From semi-quantitative profiling of PTEN/Akt in 27 human brains, we found that SNO-PTEN was markedly induced in the entorhinal cortices, the most vulnerable region in AD brains, as early as the MCI stage but was nearly undetectable in age-matched normal brains (NC) (Figure 1A). Although the number of specimens with matching ages is too small to conduct serious statistical analysis, SNO-PTEN was elevated in all the Lewy body and PD brains as examined by biotin-switch assays, suggesting nitrosylation of PTEN is a common denominator in these neurodegenerative disorders. Due to the sporadic nature of AD, it is not surprising that the level of SNO-PTEN is not inversely correlated with the level of PTEN protein in each individual case. However, statistical analysis reveals a trend (Figure 1B). Most significantly, the P-Akt was increased in the MCI samples compared to NC (Figure 1C) which correlates better with the elevated SNO-PTEN but not with the reduced PTEN protein in AD stage. Further analysis using Pearson's correlation analysis method revealed that SNO-PTEN is highly positively correlated with p-Akt level (0.8992) while PTEN level is negatively correlated with p-Akt (-0.6387) in AD samples. The inverse correlation between PTEN protein levels and P-Akt (Ser473) appears to be more significant for AD/NC than for MCI/NC, suggesting that SNO-PTEN may not cause immediate protein degradation. However, the great variation of total Akt levels among the AD samples makes it difficult for a solid conclusion. Interestingly, the two AD cases (indicated by black asterisks) showing the highest levels of SNO-PTEN were also affected by cerebral infarcts (strokes); the two AD cases marked by red asterisks showed very low levels or complete loss of PTEN and low levels of Akt protein but relatively high levels of phosphorylated P-Akt. Surprisingly, we did not observe a significant change in the oxidative status of PTEN between MCI and NC sample groups (Figure 1D), as determined by a band-shift assay on non-reducing gels as described [22,23].

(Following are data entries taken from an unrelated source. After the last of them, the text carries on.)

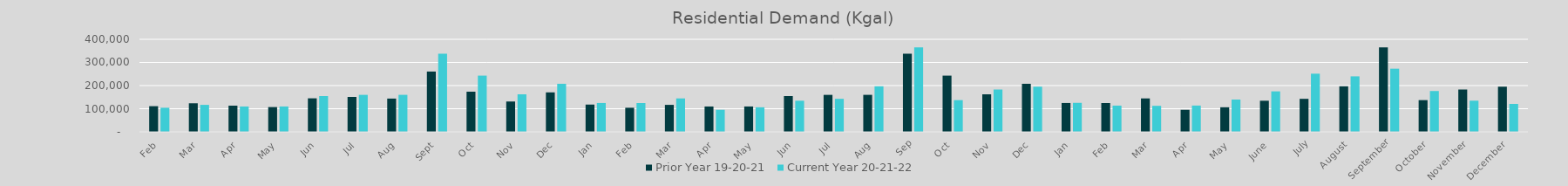
| Category | Prior Year 19-20-21 | Current Year 20-21-22 |
|---|---|---|
| Feb | 111009.962 | 104204.224 |
| Mar | 123525.131 | 116687.491 |
| Apr | 113258.787 | 109598.965 |
| May | 107128.051 | 109656.015 |
| Jun | 144930.453 | 154696.236 |
| Jul | 151028.014 | 159889.353 |
| Aug | 143816.337 | 160013.985 |
| Sep | 260607.456 | 337995.641 |
| Oct | 173601.368 | 243049.084 |
| Nov | 131198.833 | 162175.563 |
| Dec | 170629.384 | 207737.904 |
| Jan | 117899.625 | 124779.797 |
| Feb | 104204.224 | 124538.238 |
| Mar | 116687.491 | 144510.137 |
| Apr | 109598.965 | 95313.825 |
| May | 109656.015 | 106271.913 |
| Jun | 154696.236 | 134556.172 |
| Jul | 159889.353 | 142779.003 |
| Aug | 160013.985 | 196888.231 |
| Sep | 337995.641 | 364911.478 |
| Oct | 243049.084 | 137121.969 |
| Nov | 162175.563 | 182996.966 |
| Dec | 207737.904 | 195285.925 |
| Jan | 124779.797 | 125449.092 |
| Feb | 124538.238 | 113415.44 |
| Mar | 144510.137 | 112550.393 |
| Apr | 95313.825 | 113675.535 |
| May | 106271.913 | 139571.108 |
| June | 134556.172 | 175001.205 |
| July | 142779.003 | 251418.545 |
| August | 196888.231 | 239882.104 |
| September | 364911.478 | 272999.505 |
| October | 137121.969 | 176503.884 |
| November | 182996.966 | 134760.854 |
| December | 195285.925 | 120807.685 |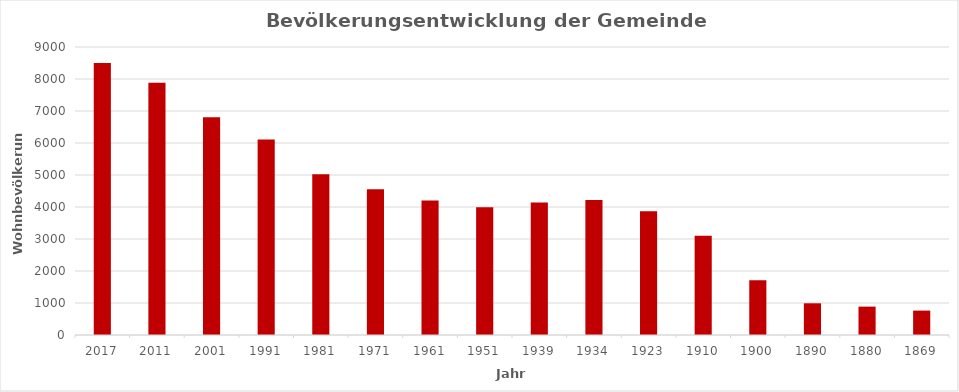
| Category | Series 5 |
|---|---|
| 2017 | 8503 |
| 2011 | 7882 |
| 2001 | 6808 |
| 1991 | 6111 |
| 1981 | 5021 |
| 1971 | 4558 |
| 1961 | 4207 |
| 1951 | 3996 |
| 1939 | 4144 |
| 1934 | 4219 |
| 1923 | 3865 |
| 1910 | 3101 |
| 1900 | 1709 |
| 1890 | 991 |
| 1880 | 887 |
| 1869 | 763 |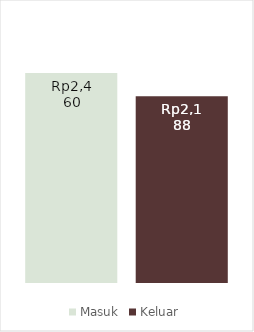
| Category | Masuk | Keluar |
|---|---|---|
| 0 | 2460 | 2188.333 |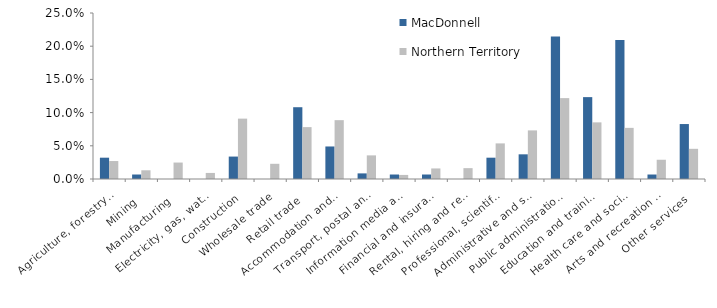
| Category | MacDonnell | Northern Territory |
|---|---|---|
| Agriculture, forestry and fishing | 0.032 | 0.027 |
| Mining | 0.007 | 0.013 |
| Manufacturing | 0 | 0.025 |
| Electricity, gas, water and waste services | 0 | 0.009 |
| Construction | 0.034 | 0.091 |
| Wholesale trade | 0 | 0.023 |
| Retail trade | 0.108 | 0.078 |
| Accommodation and food services | 0.049 | 0.089 |
| Transport, postal and warehousing | 0.008 | 0.036 |
| Information media and telecommunications | 0.007 | 0.006 |
| Financial and insurance services | 0.007 | 0.016 |
| Rental, hiring and real estate services | 0 | 0.016 |
| Professional, scientific and technical services | 0.032 | 0.054 |
| Administrative and support services | 0.037 | 0.073 |
| Public administration and safety | 0.215 | 0.122 |
| Education and training | 0.123 | 0.085 |
| Health care and social assistance | 0.209 | 0.077 |
| Arts and recreation services | 0.007 | 0.029 |
| Other services | 0.083 | 0.045 |

PTEN can be S-nitrosylated in cultured neuronal cells by exogenously and endogenously generated NO
Using cultured primary rat cortical neurons and biotin-switch assays, we found that SNO-PTEN can be rapidly induced in primary cultured cortical neurons treated with the physiological NO donor S-nitrosocysteine (SNOC) in a dose-dependent manner with detectable nitrosylation achieved by as little as 10 μM SNOC and a plateau with 300 μM (Figure 2A). This was also confirmed by a more quantitative fluorescent assay (DAN assay, Ref. [25]) using purified recombinant PTEN (Figure 2B). Additional neurotoxic compounds that induce NO generation, such as glutamate or β-amyloid peptides (Aβ25-35) also induced robust SNO-PTEN within minutes (Figure 2C) and lasted for more than 10 hours, even after the NO donors were removed from the cultured media. Interestingly, the classic apoptotic stimuli, staurosporine/STS, did not induce SNO-PTEN. Since STS is known to activate Ca2+ influx through non-NMDAR type ion channels, our results indicate that the source of NO induced by glutamate/Aβ is most likely via the activated nNOS in response to NMDAR-mediated Ca2+ influx. Two other mitochondrial ROS agents (rotenone and MPP+) also induced SNO-PTEN (data not shown); this is consistent with SNO-PTEN in PD brains and suggests that SNO-PTEN may play a common role in chronic degenerative diseases such as AD and PD. In parallel, we found that after treatment of SNOC/glutamate/Aβ, the majority of PTEN in neuronal cells (>85%) remained unmodified by H2O2-type oxidation, indicating that H2O2 may not be the dominant oxidizing species induced by these treatments (Figure 2D). This is consistent with one recent report [26]. Furthermore, we found that the same experimental conditions that induced PTEN nitrosylation led to Akt activation as assessed by increased P-Akt; both were diminished by DTT treatment (Figure 2E).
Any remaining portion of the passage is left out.